Inflammatory bowel disease (IBD), comprising Crohn’s disease and ulcerative colitis, is characterized by chronic, recurrent mucosal inflammation of the digestive tract. Current treatments come with considerable side effects, are very expensive, and only work in ~50% of patients. Despite recent advances, IBD continues to rise in incidence, burdening our health care system, thereby emphasizing the need to find more effective therapies to treat these diseases.
Inventors at the University of Toronto have identified a novel gene encoding an “enzyme X” with no ascribed function as promoting IBD in mouse models (unpublished work). Mice deficient in this enzyme, or inhibiting the enzyme with an orally-delivered small molecule inhibitor (i.e. compound Z), prevents IBD using multiple mouse models of IBD. Importantly, genome-wide association studies (GWAS) have linked this gene to IBD in humans emphasizing the relevance of this work to human disease.

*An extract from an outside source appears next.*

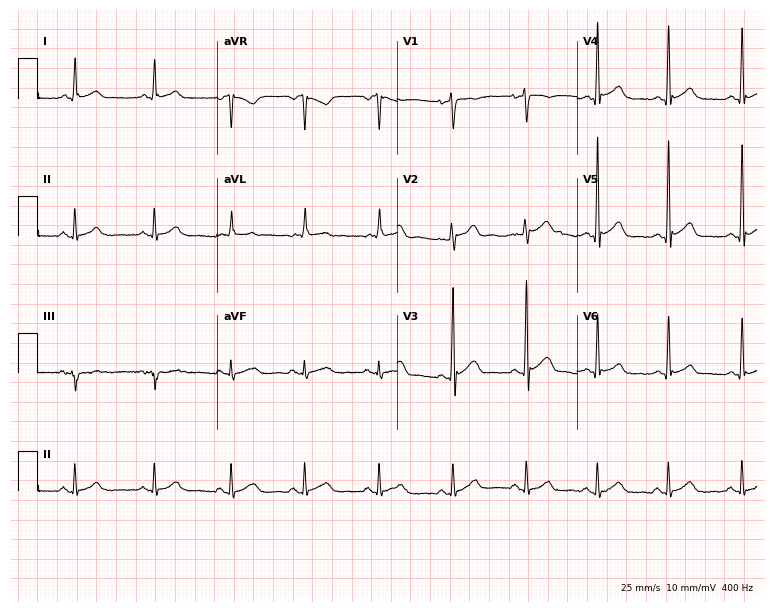
Electrocardiogram (7.3-second recording at 400 Hz), a 27-year-old male patient. Overall reading on record: normal ECG.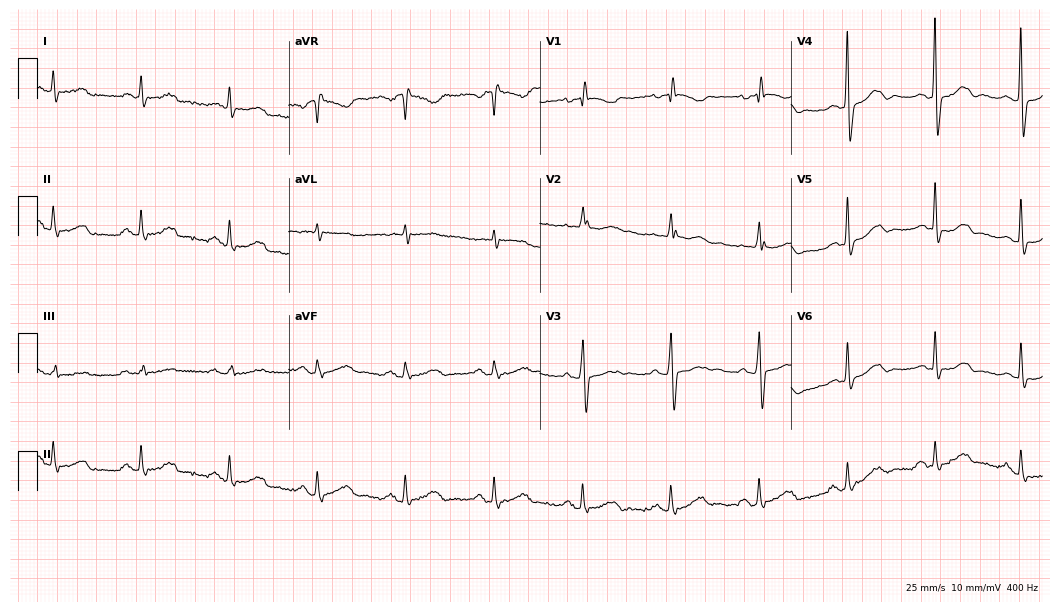
Standard 12-lead ECG recorded from an 83-year-old male patient. None of these six findings is recorded: first-degree AV block, right bundle branch block (RBBB), left bundle branch block (LBBB), sinus bradycardia, atrial fibrillation (AF), sinus tachycardia.

- Novel drug-able target that has been validated by initial drug screens
- Inhibitors against this new target for IBD
- Treatment of IBD
- Provision patent filed (2021)
A novel gene product, “Enzyme X”, has been shown to play a key role during IBD induction in mice (Figure 1). Proof-of-concept studies have suggested that inhibition of this protein by a small molecule inhibitor, Compound Z, protects against developing IBD in mice models (Figure 2). A screen of 70,000 small molecules is being conducted to identify more specific inhibitors for Enzyme X.
Figure 1. Enzyme X implication in IBD. Two measures, colon length and caecum weight, are one of many assays that were used to measure DSS-induced colitis in these mice. Mice containing Enzyme X (+/+) display a reduction in colon length and weight compared to knockouts (-/-) upon induction of colitis with DSS; implicating Enzyme X participation in IBD onset and also its potential as a therapeutic target.
Figure 2. Compound Z protects against DSS-induced colitis. Mice containing Enzyme X (+/+) display a reduction in colon length compared to knockouts (-/-), showing that Enzyme X is involved in this disease. Inhibition of Enzyme X by Compound Z (+/+ +Z) results in significant retention of colon length, demonstrating potential as a therapeutic.
The team comprises several experts in the fields of IBD (Drs. Ken Croitoru and Alberto Martin), an expert in crystallography and drug development (Dr. Frank Sicheri), as well as other collaborators to enable this research program. Dr. Martin is leading the team, coordinating activities and overseeing the research agenda.